Восторженный вопль заглушил его последнее слово. Огоньки свечей затрепетали от разбушевавшегося смеха. Они орали. Они хлопали себя по ляжкам. Дамы совершенно вышли из себя. Воодушевленно визжа, они обнимали и целовали взасос своих соседей. Да, это был успех!

Он был не совсем тот, какого ожидал Сервантес. Как же это возможно! Их собственная участь была им показана — и некто в хрупкой броне, кто отважился их защитить. Но у них ничего не нашлось для него, кроме воя. Воем оправдывали они товарищей своих по беде, побивших заступника камнями. Сервантес не преувеличил: они доказали ему это. И от доказательства ему стало холодно.

Он встал. Он высоко поднял свечу и осветил своих слушателей зыбким ее лучом. Совсем впереди сидел на полу Гамбалон, раб его величества, изо дня в день ожидавший отправки на шейной цепи. Запрокинувшись от восторга на колени к соседке, он хохотал во всю ширь своей зияющей пасти…

Они нехотя разошлись. Голоса их затихли. Через широко распахнутое окно испарилась их вонь.

Вверху был сверкающе распростерт великолепный осенне-звездный шатер. Небо над Трианой еще светилось отгоревшим днем.

Он уже улыбался. Он дивился себе самому. За что он их осудил? За смех? Над Дон Кихотом следовало смеяться. Зачем же он огорчился?

Но однажды, — таков был его замысел, — все же выступит из его книги истина, снявшая маску, понятная каждому. Однажды он заговорит. Еще очень не скоро, в самом конце, после сотни приключений и тысячи страниц, произнесет он волшебное слово. На заднем пороге обширного здания решил он положить крошечный ключик от его сокровеннейшего тайника…

Близится конец Дон Кихота. Его окружают друзья. Санчо, всхлипывая, заговаривает с ним о новых походах, новых подвигах. Но повязка мечты спадает с глаз навсегда очарованного, и он говорит:

«Тише, господа мои, тише! Прошлогодние гнезда — не для нынешних птиц. Я больше не Дон Кихот из Манчи. Я снова Алонсо Кихано, которого некогда называли Алонсо Добрый».
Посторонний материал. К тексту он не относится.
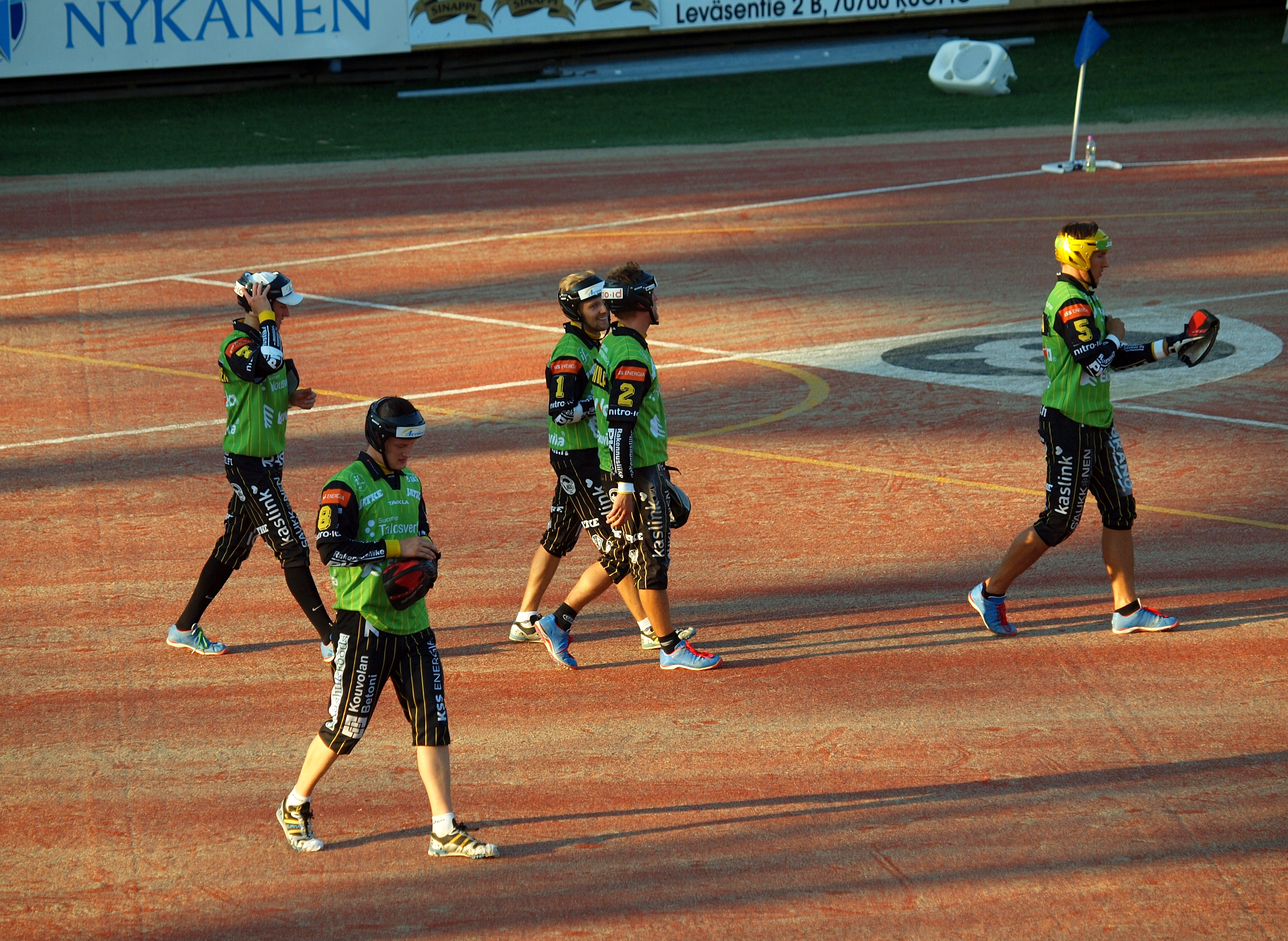 Vimpelin Veto - Kouvolan Pallonlyöjät pesäpallo-ottelu 5.8.2014.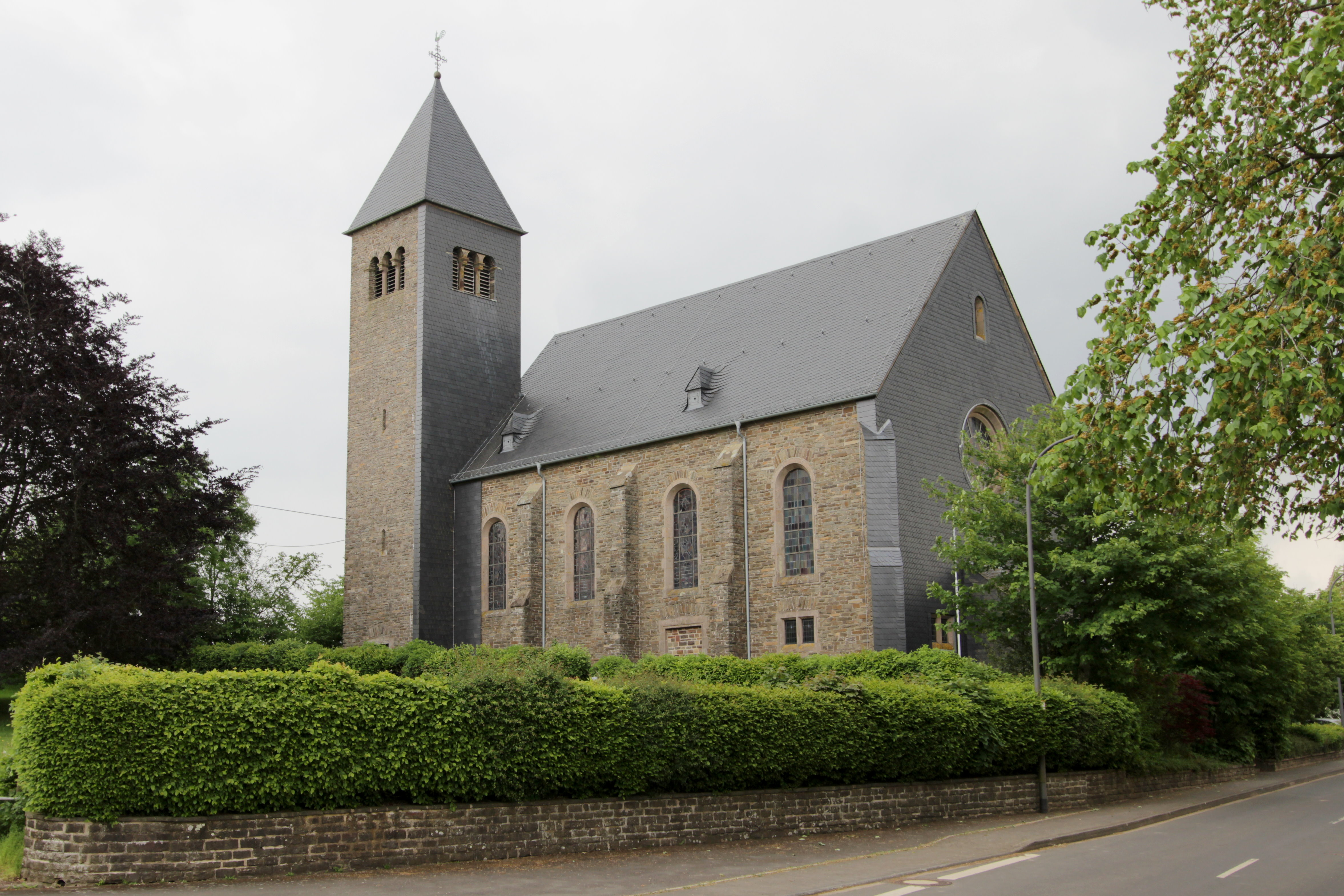 54689 Olmscheid, Hauptstraße 42a. Romanisierender Bruchstein-Saalbau, teilweise verschiefert, 1912–16, Architekt Dombaumeister Julius Wirtz, Trier; mit Ausstattung. Aufnahme von 2018.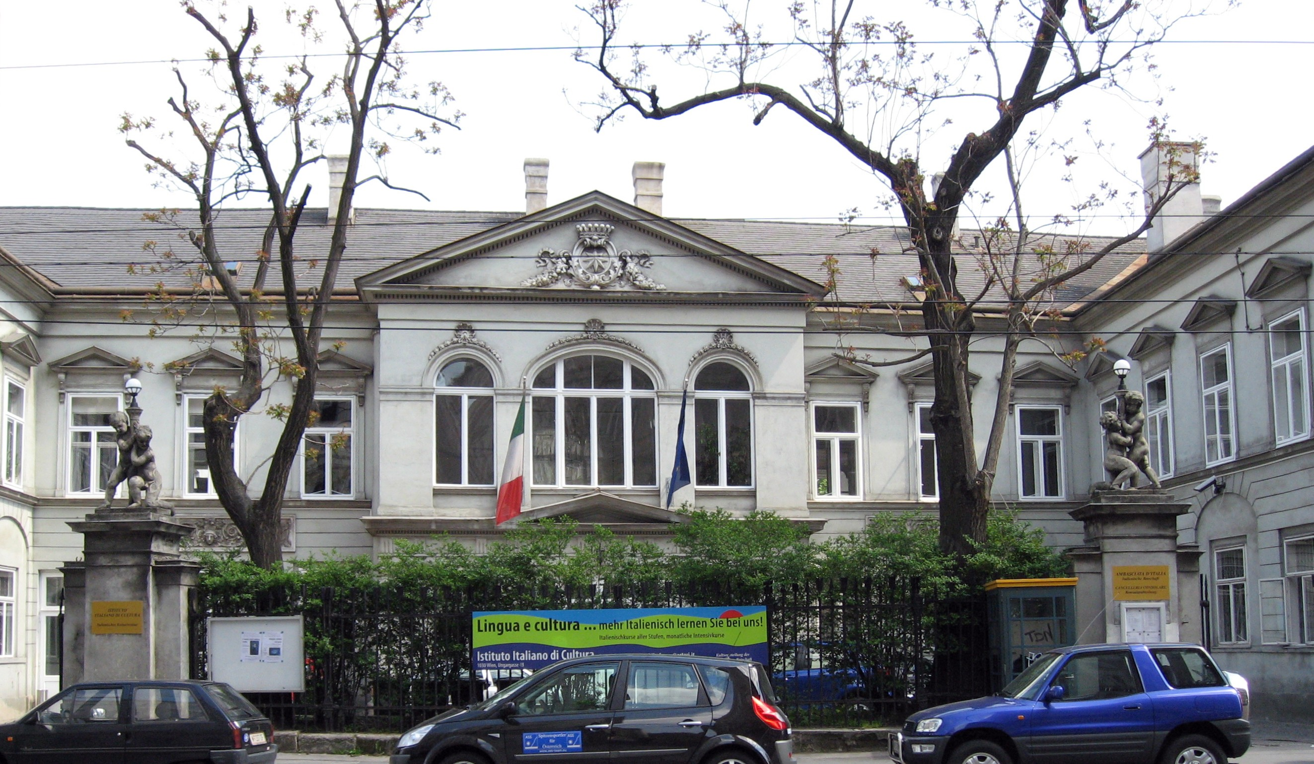 Wien Ungargasse Palais Sternberg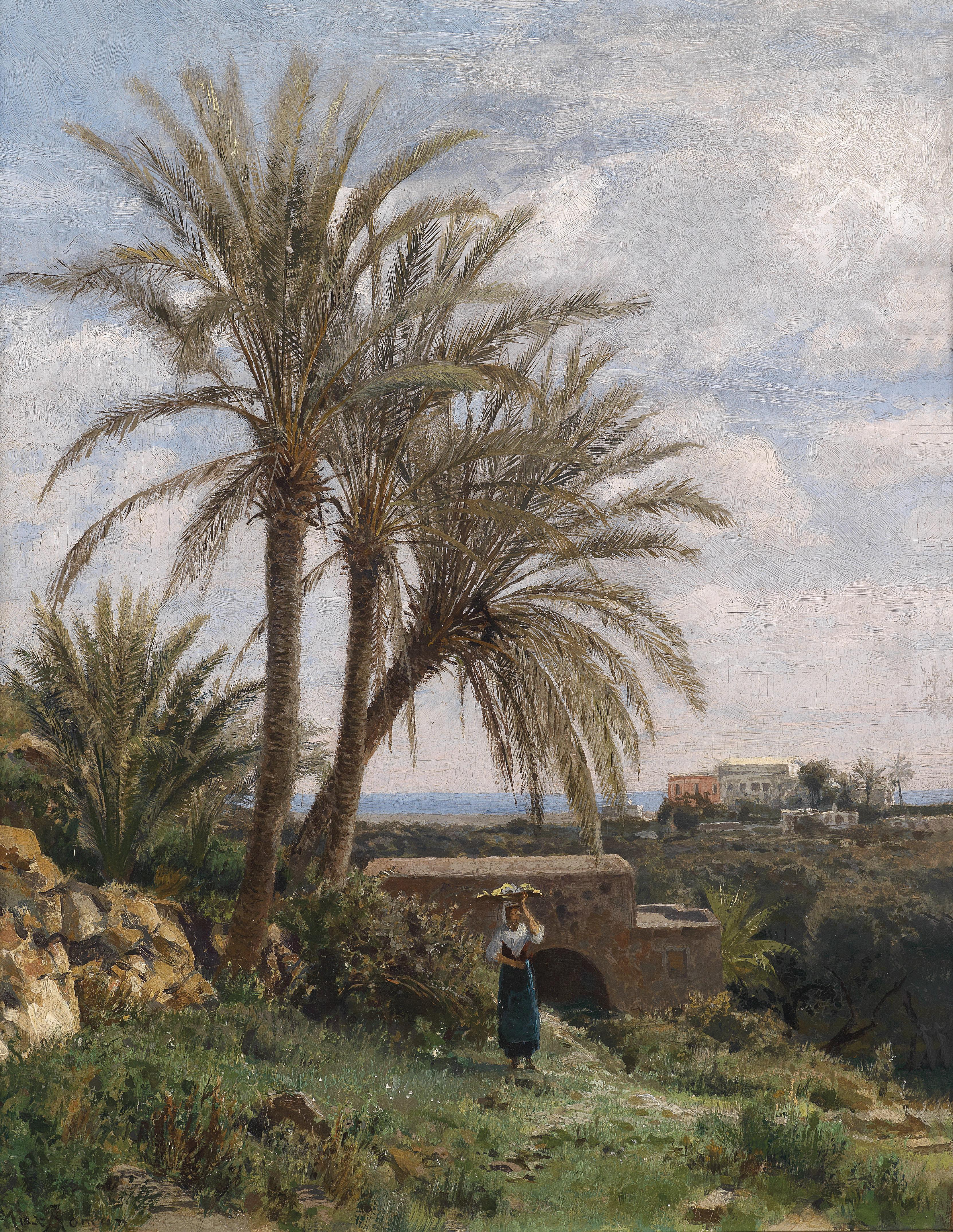 Antike Villa bei Tivoli, rückseitig auf Etikett des "Vereins bildender Künstler Karlsruhe" betitelt, signiert Max Roman, Öl auf Holz, 33 x 24,5 cm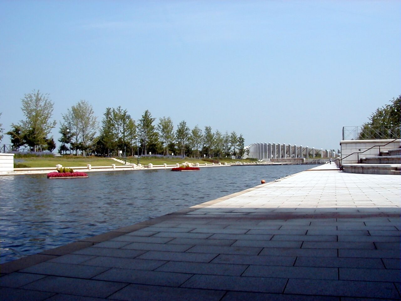 鳥屋野潟公園_カナール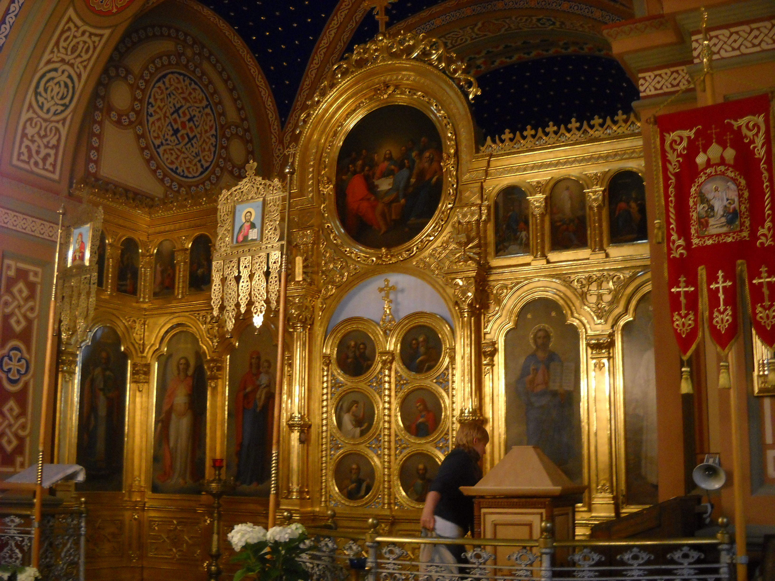 Ikonostas cerkwi w Piotrkowie Trybunalskim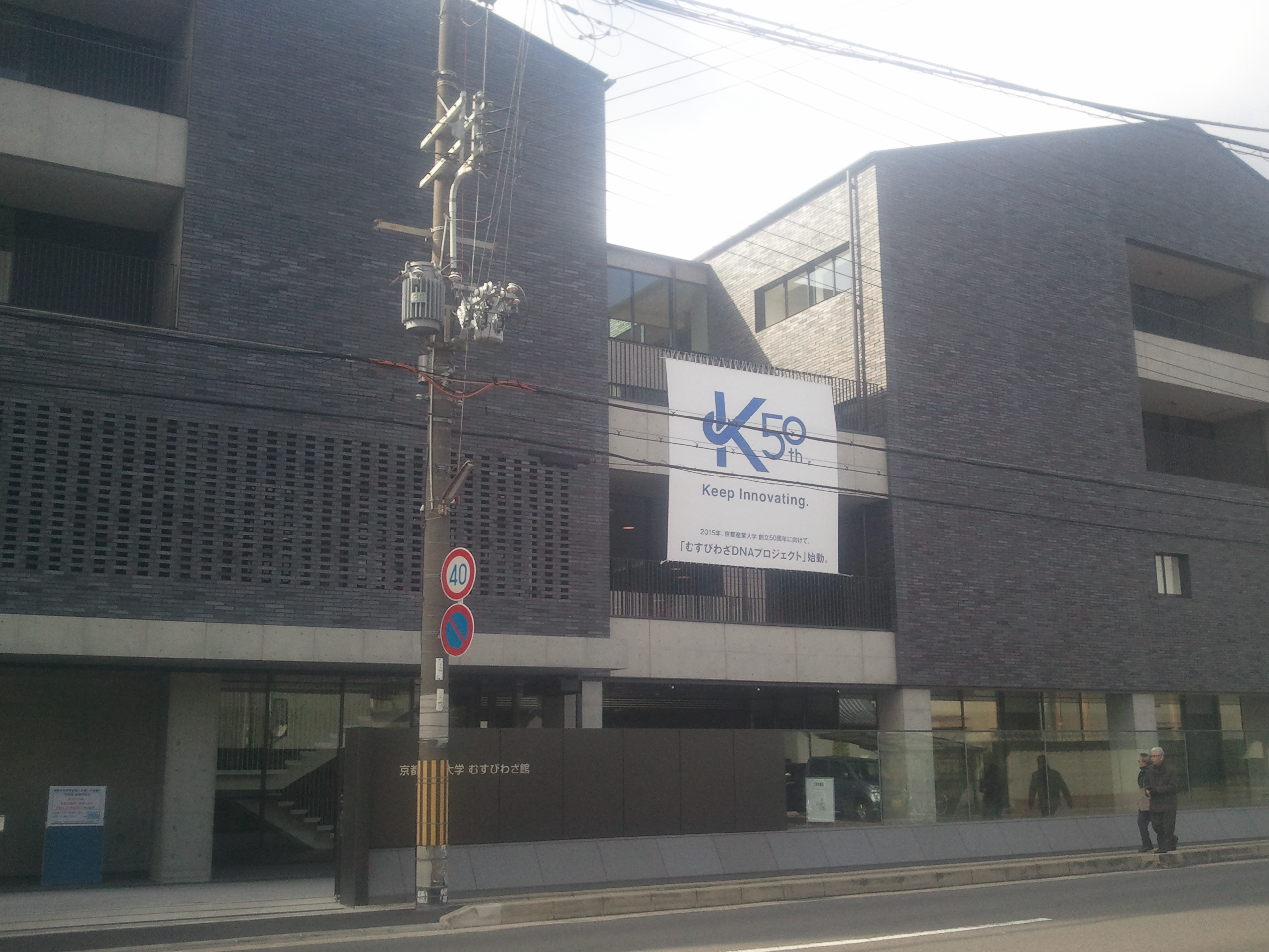 京都産業大学むすびわざ館

Так, спустя долгие годы, однажды окончится его книга — этим простым, всераскрывающим и волшебным словом — добрый.

Небо над Трианой еще слегка светилось.

И он увидел удаляющегося туда гигантского и костлявого всадника: через пространства и времена гнался за уходящим мерцанием рыцарь-копыта его клячи спотыкались на испанской земле, но благородная и смешная его голова почти касалась звезд.